But Vee won't have it. I didn't insist. I didn't care much for the job.
So Buddy gets off by being informed stern that he'd a bad, bad dog.
And then here the other day I comes home to find Buddy locked in the
garage and howlin' indignant. Vee says he mustn't be let out, either.
"What's the idea?" I asks.
Then I gets the whole bill of complaint. It seems Buddy has started the
day by breakin' loose from his wire and chasin' the chickens all over
the place. He'd cornered our pet Rhode Island Red rooster and nipped out
a mouthful of tail feathers. It took the whole household and some of the
neighbors to get him to quit that little game.

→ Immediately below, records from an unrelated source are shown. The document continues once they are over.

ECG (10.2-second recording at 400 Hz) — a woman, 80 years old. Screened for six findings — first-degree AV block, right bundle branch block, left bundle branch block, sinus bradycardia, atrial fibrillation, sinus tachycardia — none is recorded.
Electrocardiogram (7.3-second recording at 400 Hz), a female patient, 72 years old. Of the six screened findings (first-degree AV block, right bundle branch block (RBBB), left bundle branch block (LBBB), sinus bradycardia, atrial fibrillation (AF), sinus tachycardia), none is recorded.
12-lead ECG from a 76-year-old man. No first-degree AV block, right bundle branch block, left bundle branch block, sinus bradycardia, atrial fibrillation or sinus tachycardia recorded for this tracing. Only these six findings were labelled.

This affair had almost been forgiven and he was havin' his lunch on the
back porch when Vee's Auntie blows in unexpected for a little visit.
Before anybody has time to stop him Buddy is greetin' her in his usual
impetuous manner. He does it by plantin' his muddy forepaws in three
places on the front of her dress and then grabbin' her gold lorgnette
playful, breakin' the chain, and runnin' off with the loot.

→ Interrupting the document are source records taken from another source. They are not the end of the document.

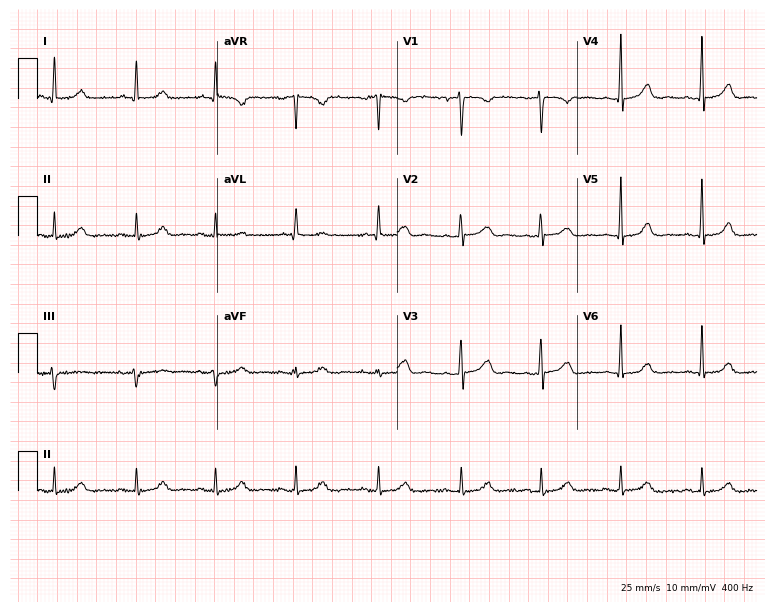
Standard 12-lead ECG recorded from a 37-year-old woman. Read as a normal ECG.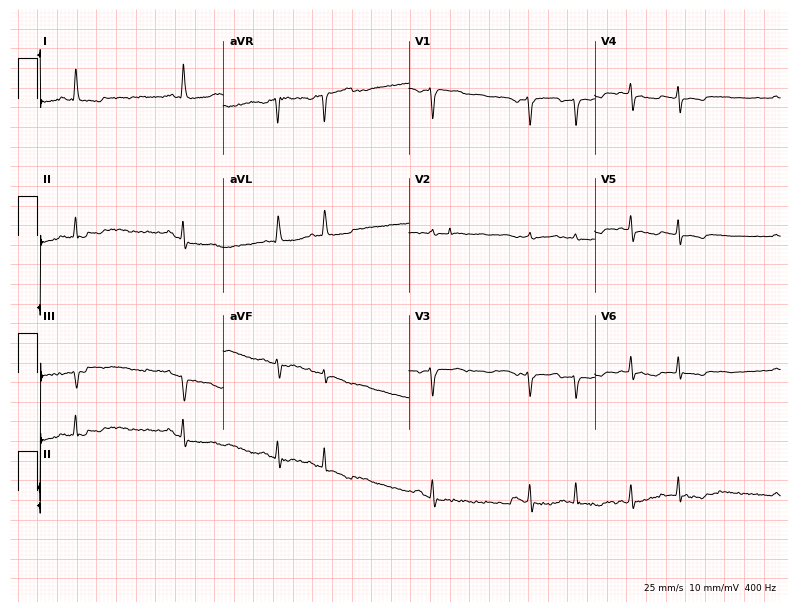
Resting 12-lead electrocardiogram. Patient: a female, 71 years old. None of these six findings is recorded: first-degree AV block, right bundle branch block, left bundle branch block, sinus bradycardia, atrial fibrillation, sinus tachycardia. Only these six findings were labelled.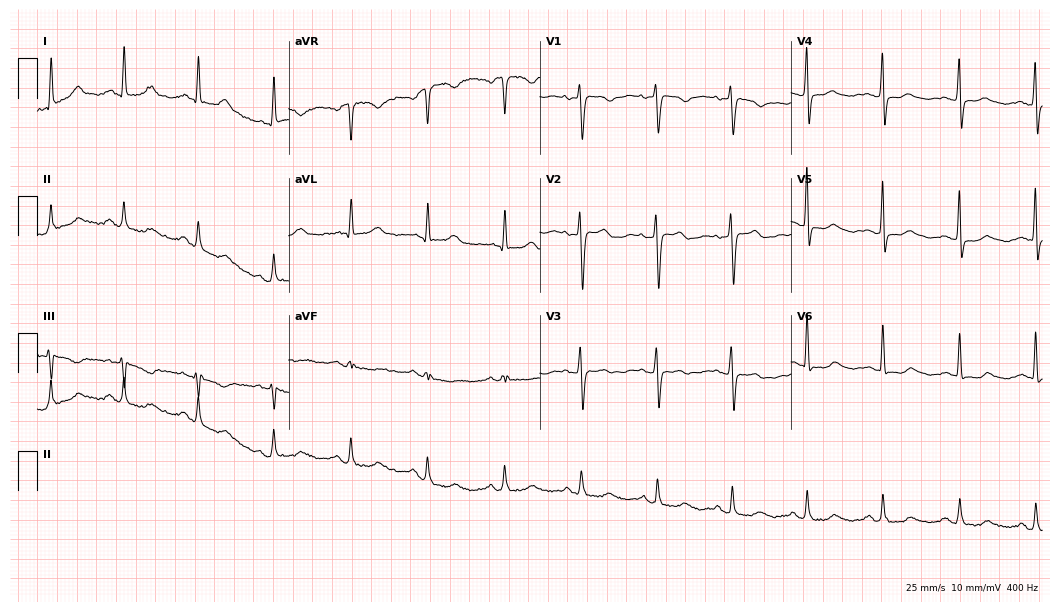
Electrocardiogram (10.2-second recording at 400 Hz), a 51-year-old female. Of the six screened findings (first-degree AV block, right bundle branch block (RBBB), left bundle branch block (LBBB), sinus bradycardia, atrial fibrillation (AF), sinus tachycardia), none is recorded. Findings outside these six are not listed.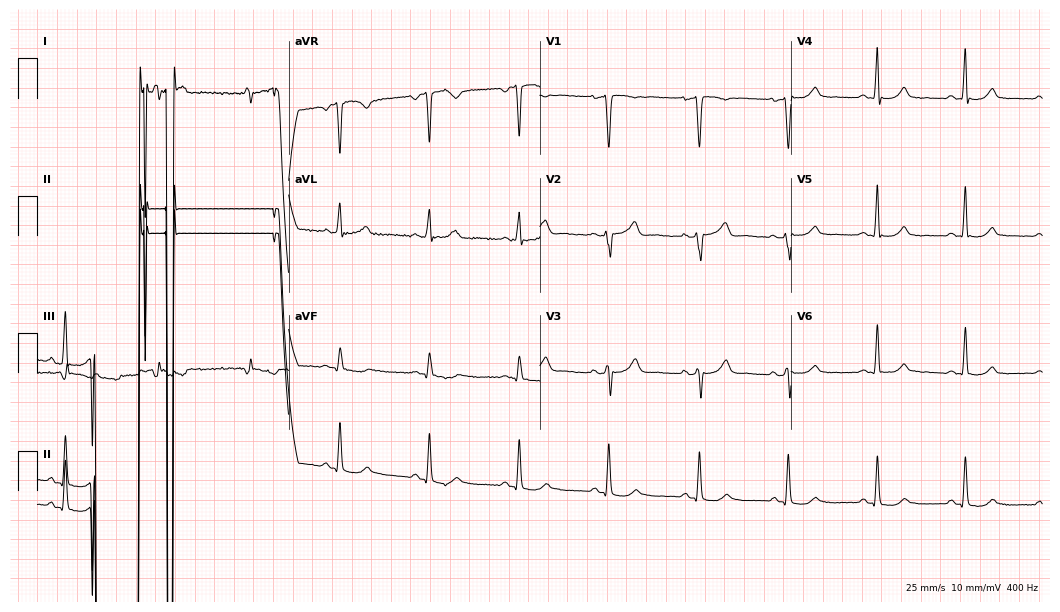
ECG (10.2-second recording at 400 Hz) — a 34-year-old female patient. Screened for six findings — first-degree AV block, right bundle branch block, left bundle branch block, sinus bradycardia, atrial fibrillation, sinus tachycardia — none is recorded.

I expect that was only Buddy's idea of letting her know that he welcomed
her as a member of the fam'ly in good standin'. But Auntie takes it
different. She asks Vee why we allow a "horrible beast like that to run
at large." She's a vivid describer, Auntie. She don't mind droppin' a
word of good advice now and then either. While she's being sponged off
and brushed down she recommends that we get rid of such a dangerous
animal as that at once.
So Buddy is tied up again outside. But it appears to be his day for
doing the wrong thing. Someone has hung Vee's best evenin' wrap out on a
line to air after having a spot cleaned. It's the one with the silver
fox fur on the collar. And it's hung where Buddy can just reach it.
Well, you can guess the rest. Any kind of a fox, deceased or otherwise,
is fair game for Buddy. It's right in his line. And when they discovered
what he was up to there wasn't a piece of that fur collar big enough to
make an ear muff. Parts of the wrap might still be used for polishin'
the silver. Buddy seemed kind of proud of the thorough job he'd made.
Well, Vee had been 'specially fond of that wrap. She'd sort of blown
herself when she got it, and you know how high furs have gone to these
days. I expect she didn't actually weep, but she must have been near it.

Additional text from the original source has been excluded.